TASK BRIEF - Go through the records and give each one again exactly, omitting the images.

DATA SUPPLIED -
Content starts

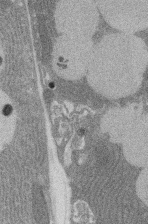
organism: Rat
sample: Salivary granule
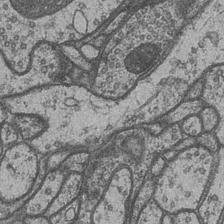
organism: Drosophila
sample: Optic medulla
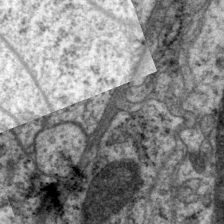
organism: P. pacificus
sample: Pharynx
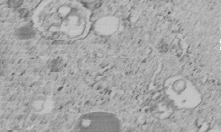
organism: C. elegans
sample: C. elegans embryo early stage
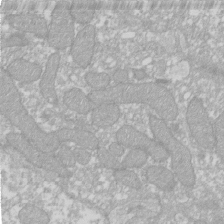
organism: Xenopus
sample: Cilia; centrioles in frog embryo cells
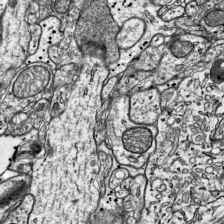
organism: Mouse
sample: Visual Cortex
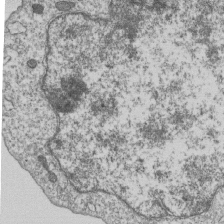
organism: Human
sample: MDA-MB-231 cells
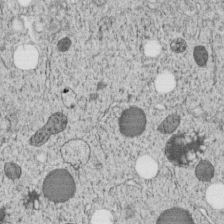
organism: C. elegans
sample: C. elegans embryo early stage
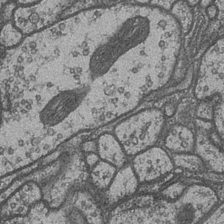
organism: Drosophila
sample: Optic medulla
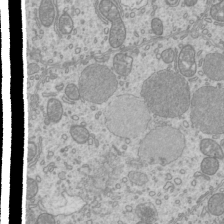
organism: Mouse
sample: Cilia; mouse epididymis
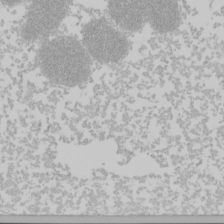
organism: Mouse
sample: Cancer cell death in ED-1 cells
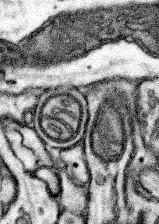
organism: Mouse
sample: Somatosensory cortex neuropil
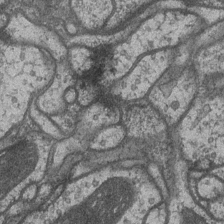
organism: Drosophila
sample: Optic medulla
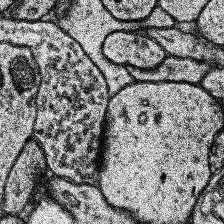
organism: Human
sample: Temporal Lobe
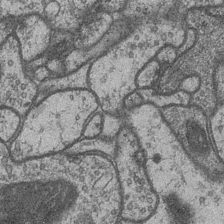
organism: Drosophila
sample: Optic medulla
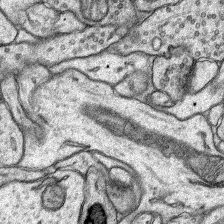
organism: Rat
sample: Hippocampus
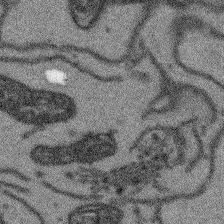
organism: Arabidopsis thaliana
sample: Root tip
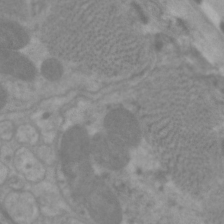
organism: C. elegans
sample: Pharynx
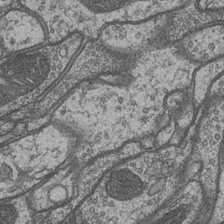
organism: Drosophila
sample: Optic medulla
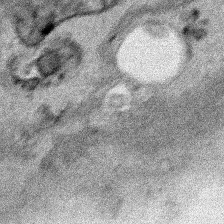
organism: Human
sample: Mitochondria in HCT116 cells
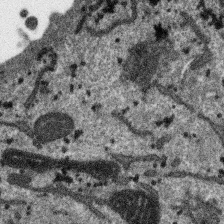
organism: Human
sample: Lung epithelial cells infected with SARS-CoV-2
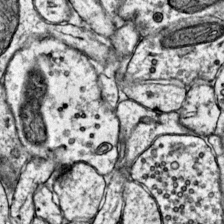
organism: Mouse
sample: Primary visual cortex
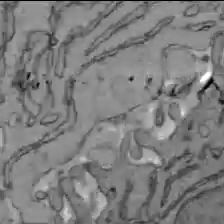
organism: C57BL Mouse
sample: Liver
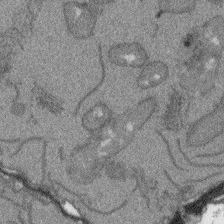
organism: Arabidopsis thaliana
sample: Root tip
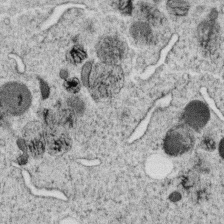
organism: C. elegans
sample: C. elegans oocyte; sperm cells
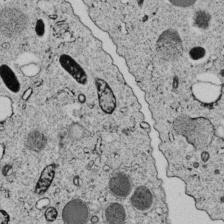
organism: C. elegans
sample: C. elegans embryo early stage
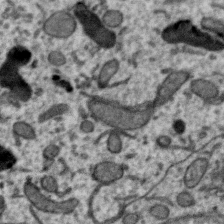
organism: Zebra finch
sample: Brain
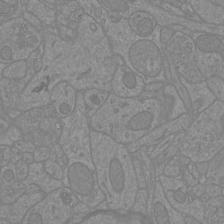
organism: Mouse
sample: Cortical neurons
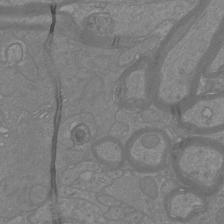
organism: Mouse
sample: Cortical neurons
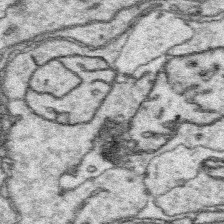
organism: Platynereis dumerilii
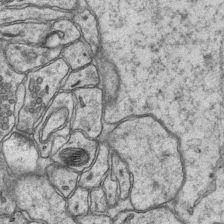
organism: Mouse
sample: CA1 Hippocampus
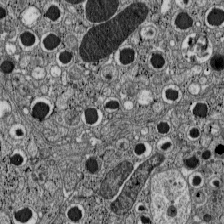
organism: C57BL Mouse
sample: Pancreatic islet
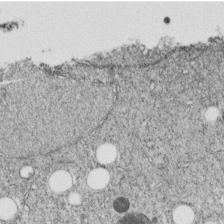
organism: C. elegans
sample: C. elegans embryo early stage
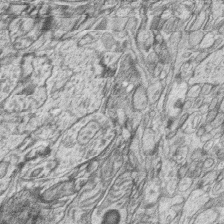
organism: Zebrafish
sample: synaptic ribbons in rod cells and cone cells
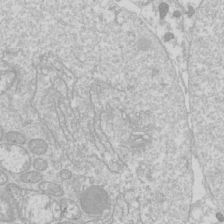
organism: Drosophila
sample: Cell division; meiosis; drosophila spermatocytes
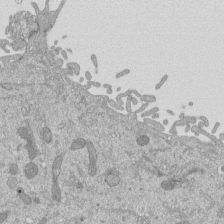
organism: Mouse
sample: ED-1 cell nuclei; centrioles
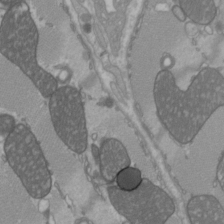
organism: C57BL Mouse
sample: Heart
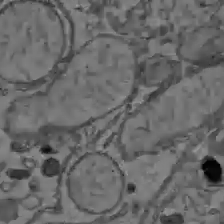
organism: C57BL Mouse
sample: Liver
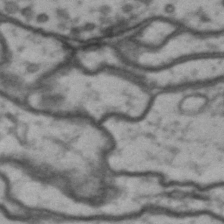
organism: Drosophila
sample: Brain
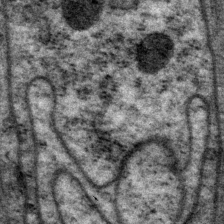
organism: P. pacificus
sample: Pharynx
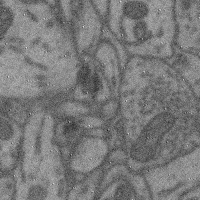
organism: Mouse
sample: Cerebral cortex
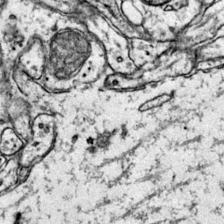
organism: Mouse
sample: Primary visual cortex
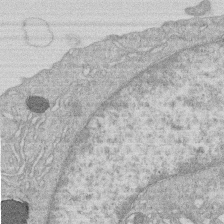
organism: Human
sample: Macrophage cells
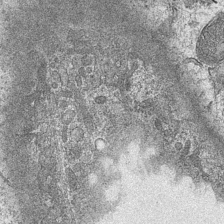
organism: Mouse
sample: CA1 Hippocampus
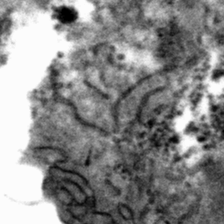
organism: Mouse
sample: Mouse hepatocytes
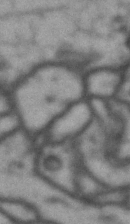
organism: Drosophila
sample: Brain
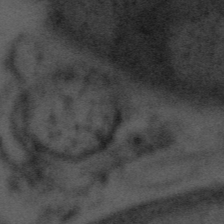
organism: Tuwongella immobilis
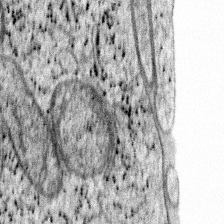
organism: Human
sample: HeLa cells
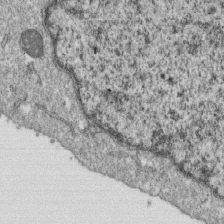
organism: African green monkey
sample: Vero E6 cells infected with SARS-CoV-2
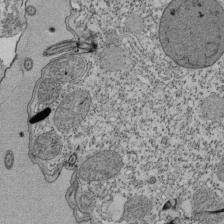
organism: Tetrahymena
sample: Cilia in tetrahymena
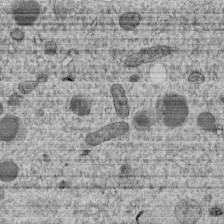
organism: C. elegans
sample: C. elegans embryo early stage
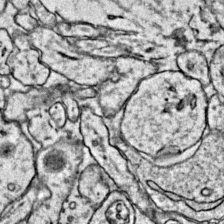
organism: Mouse
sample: Primary visual cortex
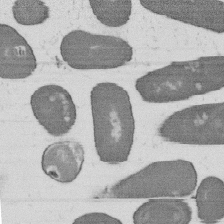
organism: B. subtilis
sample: Bacterial spore
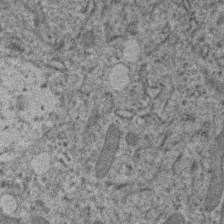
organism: Human
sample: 1205lu cells
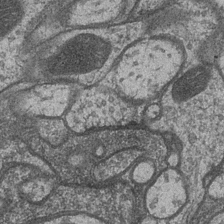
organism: Drosophila
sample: Optic medulla
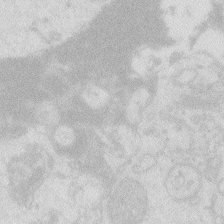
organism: Zebrafish
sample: Macrophage
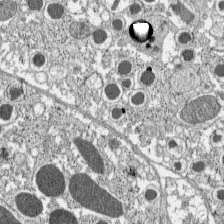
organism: C57BL Mouse
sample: Pancreatic islet
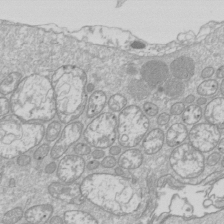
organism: Drosophila
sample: Cell division; meiosis; drosophila spermatocytes
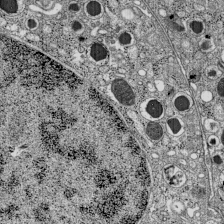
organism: C57BL Mouse
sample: Pancreatic islet
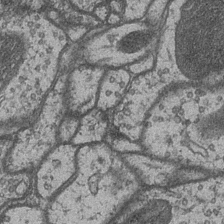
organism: Drosophila
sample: Optic medulla
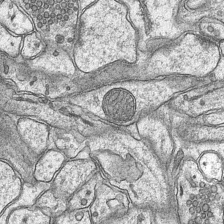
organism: Mouse
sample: CA1 Hippocampus
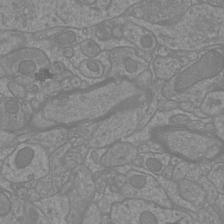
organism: Mouse
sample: Cortical neurons
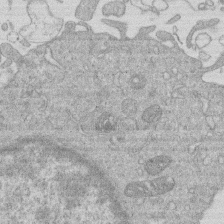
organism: Human
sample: Macrophage cells
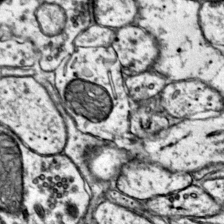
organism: Mouse
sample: Primary visual cortex
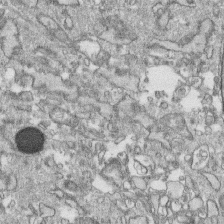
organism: Human
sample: CRL-1474
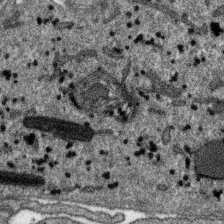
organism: Human
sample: Lung epithelial cells infected with SARS-CoV-2
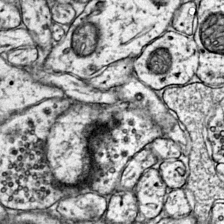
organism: Mouse
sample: Primary visual cortex
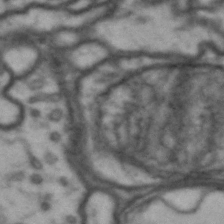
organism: Drosophila
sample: Brain
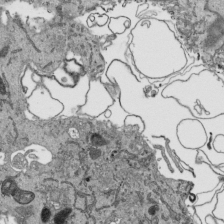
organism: Human
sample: Mitochondria in HCT116 cells
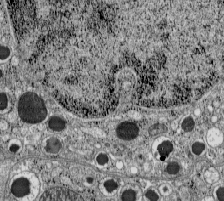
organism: C57BL Mouse
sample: Pancreatic islet
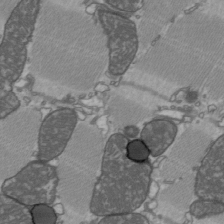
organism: C57BL Mouse
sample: Heart
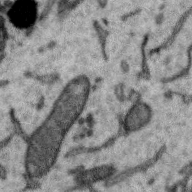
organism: Zebra finch
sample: Brain
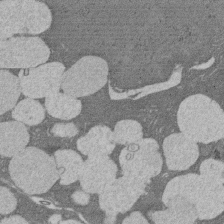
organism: Rat
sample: Salivary granule
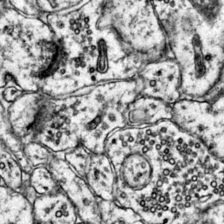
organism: Mouse
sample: Primary visual cortex
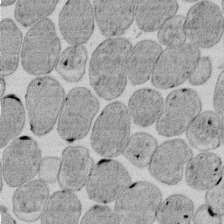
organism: E. coli
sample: Bacterial nucleoid
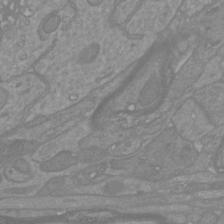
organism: Mouse
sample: Cortical neurons
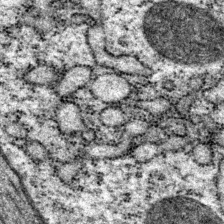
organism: P. pacificus
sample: Pharynx
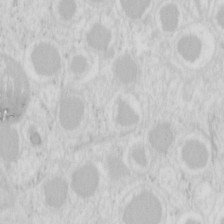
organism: Mouse
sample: Pancreas
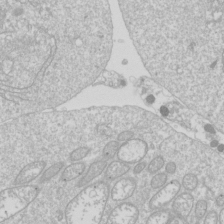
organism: Drosophila
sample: Cell division; meiosis; drosophila spermatocytes
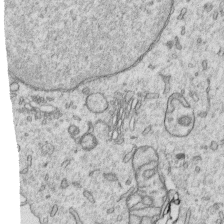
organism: Human
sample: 1205lu cells
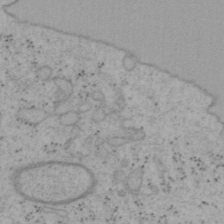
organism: Human
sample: HeLa cells
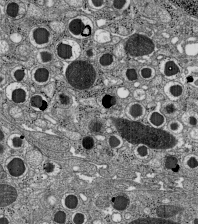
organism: C57BL Mouse
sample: Pancreatic islet
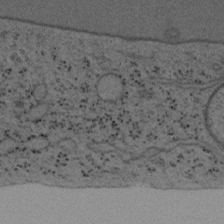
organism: Human
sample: HeLa cells
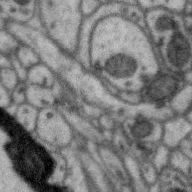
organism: Zebra finch
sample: Brain
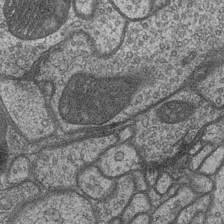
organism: Drosophila
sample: Optic medulla
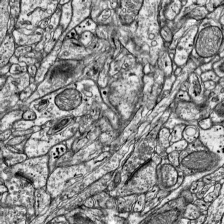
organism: Mouse
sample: Visual Cortex
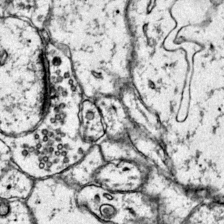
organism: Mouse
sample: Primary visual cortex
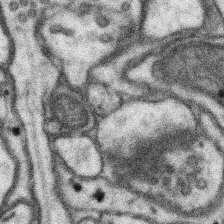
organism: Mouse
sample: Somatosensory cortex neuropil
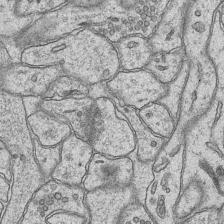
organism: Mouse
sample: CA1 Hippocampus
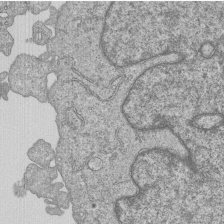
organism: Human
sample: MDA-MB-231 cells
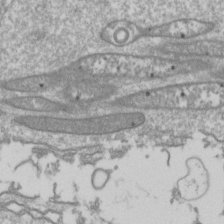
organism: Drosophila
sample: Cell division; meiosis; drosophila spermatocytes

Content ends

REPLY -
organism: Rat
sample: Salivary granule
organism: Drosophila
sample: Optic medulla
organism: P. pacificus
sample: Pharynx
organism: C. elegans
sample: C. elegans embryo early stage
organism: Xenopus
sample: Cilia; centrioles in frog embryo cells
organism: Mouse
sample: Visual Cortex
organism: Human
sample: MDA-MB-231 cells
organism: C. elegans
sample: C. elegans embryo early stage
organism: Drosophila
sample: Optic medulla
organism: Mouse
sample: Cilia; mouse epididymis
organism: Mouse
sample: Cancer cell death in ED-1 cells
organism: Mouse
sample: Somatosensory cortex neuropil
organism: Drosophila
sample: Optic medulla
organism: Human
sample: Temporal Lobe
organism: Drosophila
sample: Optic medulla
organism: Rat
sample: Hippocampus
organism: Arabidopsis thaliana
sample: Root tip
organism: C. elegans
sample: Pharynx
organism: Drosophila
sample: Optic medulla
organism: Human
sample: Mitochondria in HCT116 cells
organism: Human
sample: Lung epithelial cells infected with SARS-CoV-2
organism: Mouse
sample: Primary visual cortex
organism: C57BL Mouse
sample: Liver
organism: Arabidopsis thaliana
sample: Root tip
organism: C. elegans
sample: C. elegans oocyte; sperm cells
organism: C. elegans
sample: C. elegans embryo early stage
organism: Zebra finch
sample: Brain
organism: Mouse
sample: Cortical neurons
organism: Mouse
sample: Cortical neurons
organism: Platynereis dumerilii
organism: Mouse
sample: CA1 Hippocampus
organism: C57BL Mouse
sample: Pancreatic islet
organism: C. elegans
sample: C. elegans embryo early stage
organism: Zebrafish
sample: synaptic ribbons in rod cells and cone cells
organism: Drosophila
sample: Cell division; meiosis; drosophila spermatocytes
organism: Mouse
sample: ED-1 cell nuclei; centrioles
organism: C57BL Mouse
sample: Heart
organism: C57BL Mouse
sample: Liver
organism: Drosophila
sample: Brain
organism: P. pacificus
sample: Pharynx
organism: Mouse
sample: Cerebral cortex
organism: Mouse
sample: Primary visual cortex
organism: Human
sample: Macrophage cells
organism: Mouse
sample: CA1 Hippocampus
organism: Mouse
sample: Mouse hepatocytes
organism: Drosophila
sample: Brain
organism: Tuwongella immobilis
organism: Human
sample: HeLa cells
organism: African green monkey
sample: Vero E6 cells infected with SARS-CoV-2
organism: Tetrahymena
sample: Cilia in tetrahymena
organism: C. elegans
sample: C. elegans embryo early stage
organism: Mouse
sample: Primary visual cortex
organism: B. subtilis
sample: Bacterial spore
organism: Human
sample: 1205lu cells
organism: Drosophila
sample: Optic medulla
organism: Zebrafish
sample: Macrophage
organism: C57BL Mouse
sample: Pancreatic islet
organism: Drosophila
sample: Cell division; meiosis; drosophila spermatocytes
organism: C57BL Mouse
sample: Pancreatic islet
organism: Drosophila
sample: Optic medulla
organism: Mouse
sample: CA1 Hippocampus
organism: Mouse
sample: Cortical neurons
organism: Human
sample: Macrophage cells
organism: Mouse
sample: Primary visual cortex
organism: Human
sample: CRL-1474
organism: Human
sample: Lung epithelial cells infected with SARS-CoV-2
organism: Mouse
sample: Primary visual cortex
organism: Drosophila
sample: Brain
organism: Human
sample: Mitochondria in HCT116 cells
organism: C57BL Mouse
sample: Pancreatic islet
organism: C57BL Mouse
sample: Heart
organism: Zebra finch
sample: Brain
organism: Rat
sample: Salivary granule
organism: Mouse
sample: Primary visual cortex
organism: E. coli
sample: Bacterial nucleoid
organism: Mouse
sample: Cortical neurons
organism: P. pacificus
sample: Pharynx
organism: Mouse
sample: Pancreas
organism: Drosophila
sample: Cell division; meiosis; drosophila spermatocytes
organism: Human
sample: 1205lu cells
organism: Human
sample: HeLa cells
organism: C57BL Mouse
sample: Pancreatic islet
organism: Human
sample: HeLa cells
organism: Zebra finch
sample: Brain
organism: Drosophila
sample: Optic medulla
organism: Mouse
sample: Visual Cortex
organism: Mouse
sample: Primary visual cortex
organism: Mouse
sample: Somatosensory cortex neuropil
organism: Mouse
sample: CA1 Hippocampus
organism: Human
sample: MDA-MB-231 cells
organism: Drosophila
sample: Cell division; meiosis; drosophila spermatocytes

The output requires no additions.